佐賀工―国学院久我山 後半、トライを決める佐賀工・小〓琢登=花園

 第97回全国高校ラグビー大会第4日は1日、東大阪市の花園ラグビー場で3回戦8試合があり、佐賀県代表の佐賀工は国学院久我山(東京第2)とのBシード対決に15-29で敗れ、6年ぶりの8強入りはならなかった。

 前回大会準優勝でBシードの東海大仰星(大阪第2)は同じBシードの秋田工と27―27で引き分けたが、トライ数で上回り、準々決勝に進出。2連覇を狙う東福岡や京都成章、桐蔭学園(神奈川)のAシード勢もベスト8に進んだ。Bシードの日本航空石川は石川勢初の8強進出。報徳学園(兵庫)はノーシード勢で唯一8強入りした。

 抽選の結果、3日の準々決勝は桐蔭学園―京都成章のほか、日本航空石川―東福岡、東海大仰星―報徳学園、大阪桐蔭(大阪第1)―国学院久我山の組み合わせとなった。

■国学院久我山29―15佐賀工

 佐賀工は序盤のリードを守れず、国学院久我山との接戦を落とした。

 佐賀工は前半7分、SO仲西海人のPGで先制。同10分には右サイドを抜け出したFB松本純弥がトライを決めてリードを広げた。しかし、11分と20分にトライを奪われて逆転されると、25分にもゴール前のモールを押し込まれた。

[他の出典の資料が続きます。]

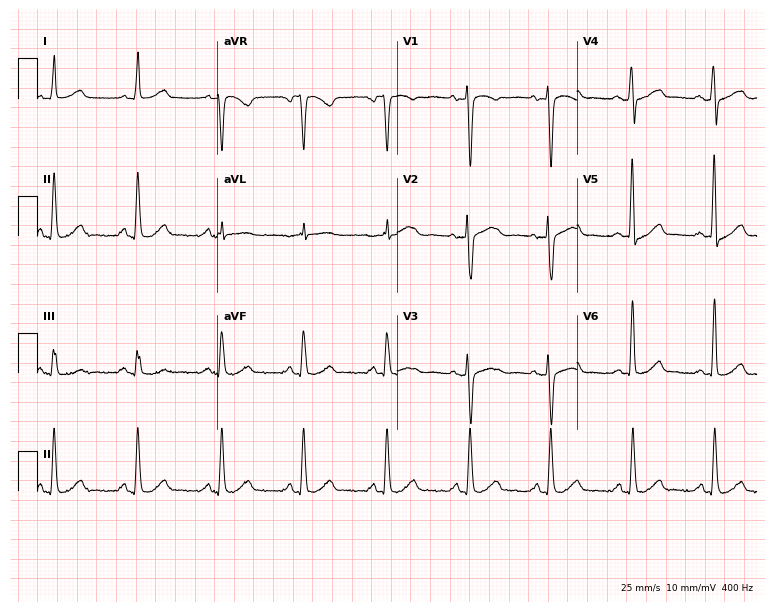
12-lead ECG (7.3-second recording at 400 Hz) from a female, 49 years old. Labelled as a normal ECG.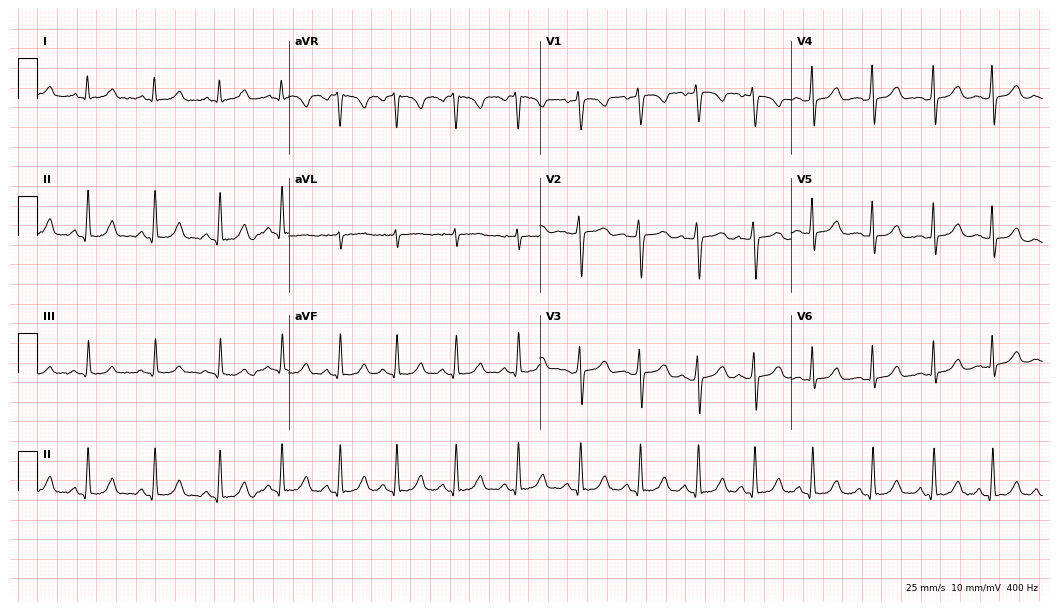
ECG — a female patient, 27 years old. Labelled as a normal ECG.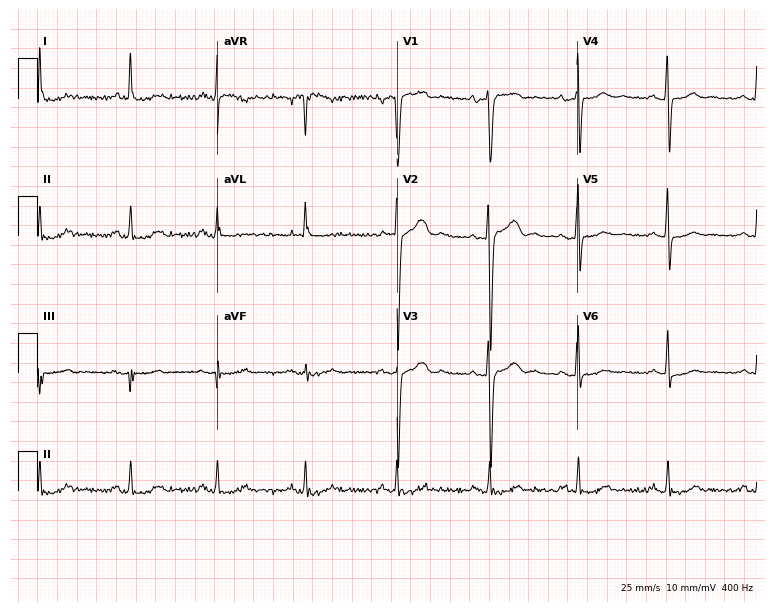
12-lead ECG from a 42-year-old male patient. No first-degree AV block, right bundle branch block, left bundle branch block, sinus bradycardia, atrial fibrillation or sinus tachycardia recorded for this tracing. Findings outside these six are not listed.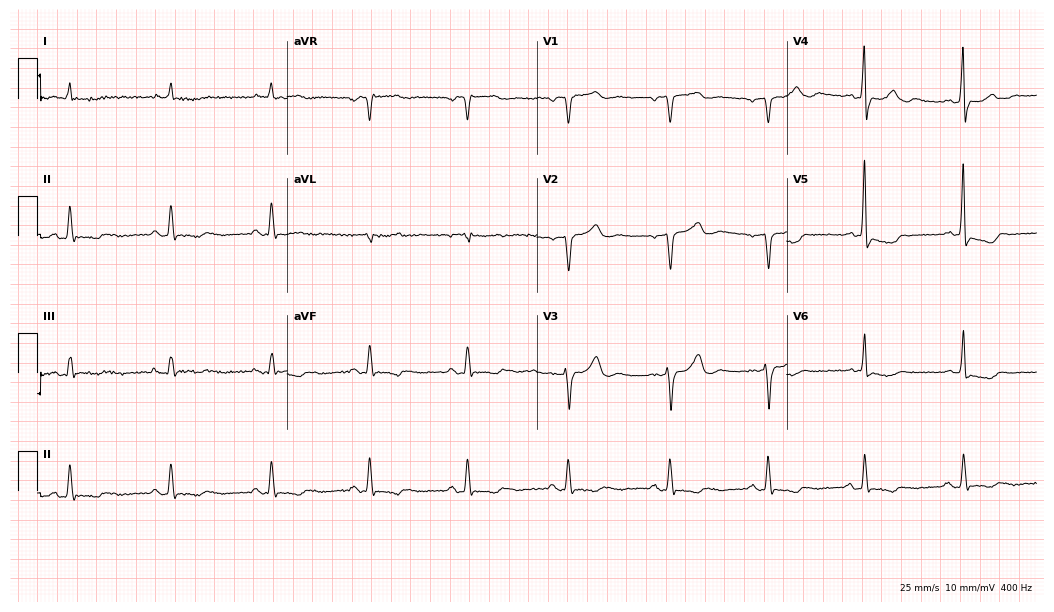
Resting 12-lead electrocardiogram (10.2-second recording at 400 Hz). Patient: a male, 83 years old. The tracing shows left bundle branch block.

 9点を追う後半は、開始6分に相手のトライを許した。15分にはCTB小〓琢登がインターセプトから中央突破して追い上げたが、終盤28分に追加点を許して力尽きた。

■相手FWの圧力と決定力

 ノーサイドの笛が鳴るまで楕円(だえん)形のボールを必死に追い続けたが、無情にも時間だけが過ぎていった。6大会ぶりの8強入りを目指した佐賀工は、東京第2代表の国学院久我山に15-29で敗戦。同じBシードを相手に幾度となく攻め込んだが、FWの圧力と決定力で差を付けられた。

 前半3分、SO仲西海人のPGで先制。さらに10分には、けがで初戦の2回戦を欠場したFB松本純弥がトライを決めて絶好のスタートを切った。しかし、直後の11分、自陣ラックからボールを奪い返されて失点。20分には逆転トライを許して劣勢に回った。

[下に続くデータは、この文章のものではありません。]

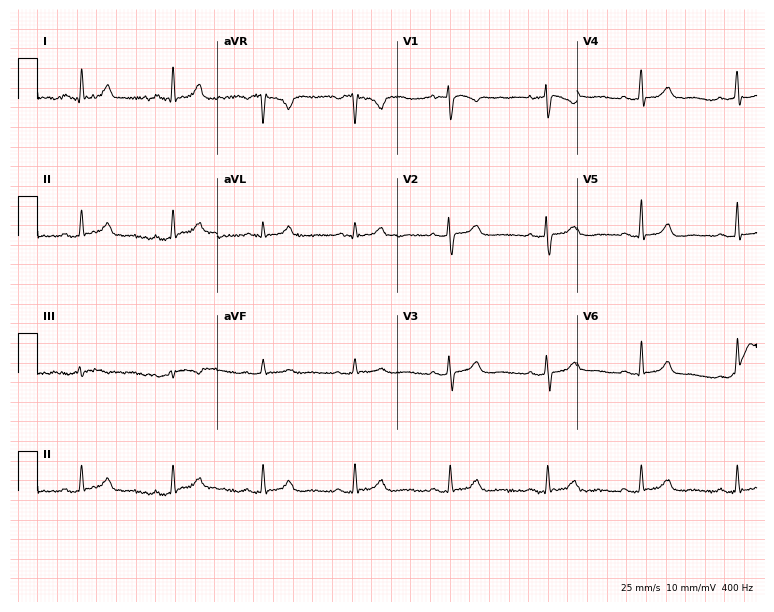
ECG — a female, 51 years old. Labelled as a normal ECG.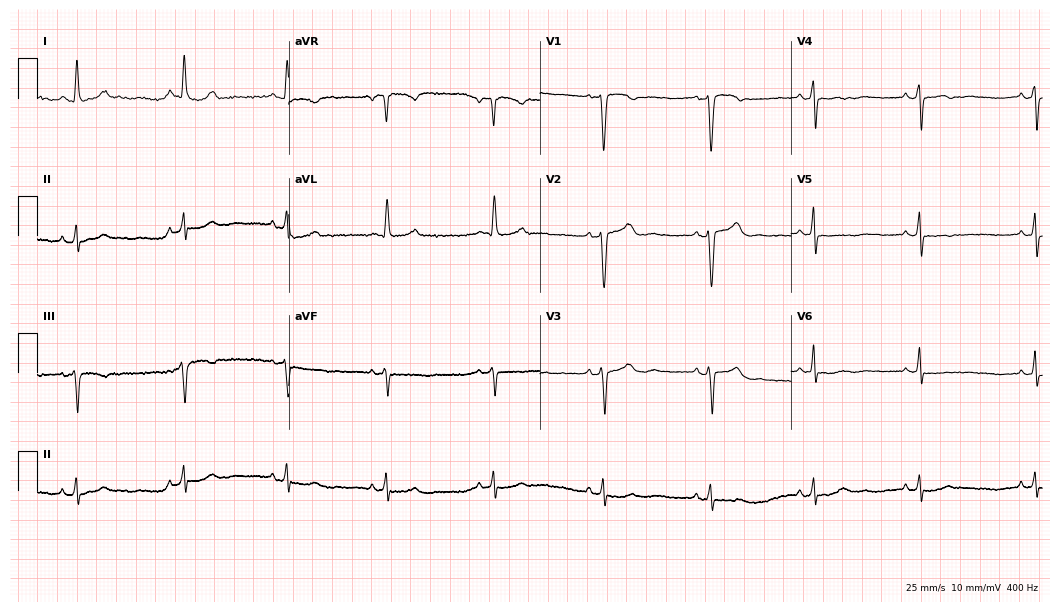
Resting 12-lead electrocardiogram (10.2-second recording at 400 Hz). Patient: a female, 52 years old. None of these six findings is recorded: first-degree AV block, right bundle branch block, left bundle branch block, sinus bradycardia, atrial fibrillation, sinus tachycardia.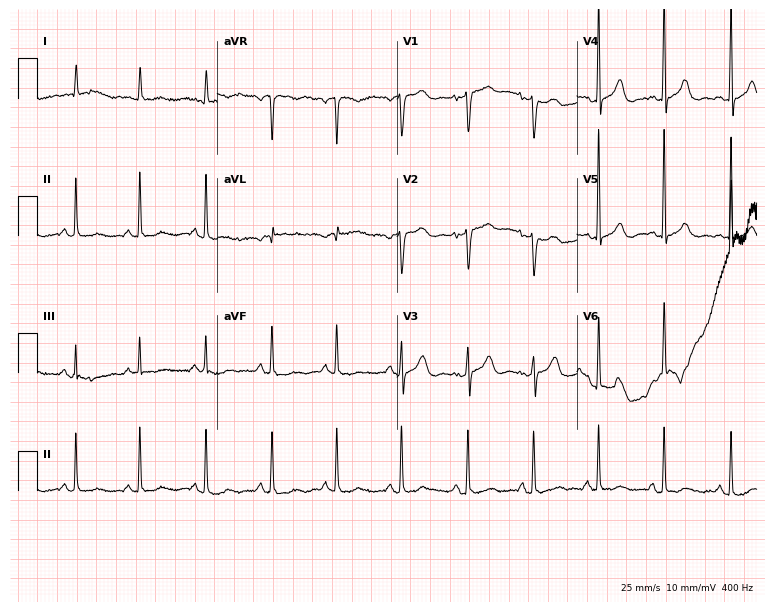
Standard 12-lead ECG recorded from a woman, 81 years old. None of these six findings is recorded: first-degree AV block, right bundle branch block (RBBB), left bundle branch block (LBBB), sinus bradycardia, atrial fibrillation (AF), sinus tachycardia. Findings outside these six are not listed.

 佐賀工FW陣はモールを組み、何度も前進を試みたが、その度に相手FWに押し戻された。高校日本代表候補を並べたバックス陣も決定力を欠き、前半だけで7度あったターンオーバーを生かすことができなかった。

 「相手の圧力が想像以上だった」と仁位岳寛監督。36年連続出場、24大会連続初戦突破という伝統は守ったが、それでも目標の8強入りには届かず、涙で花園を後にした。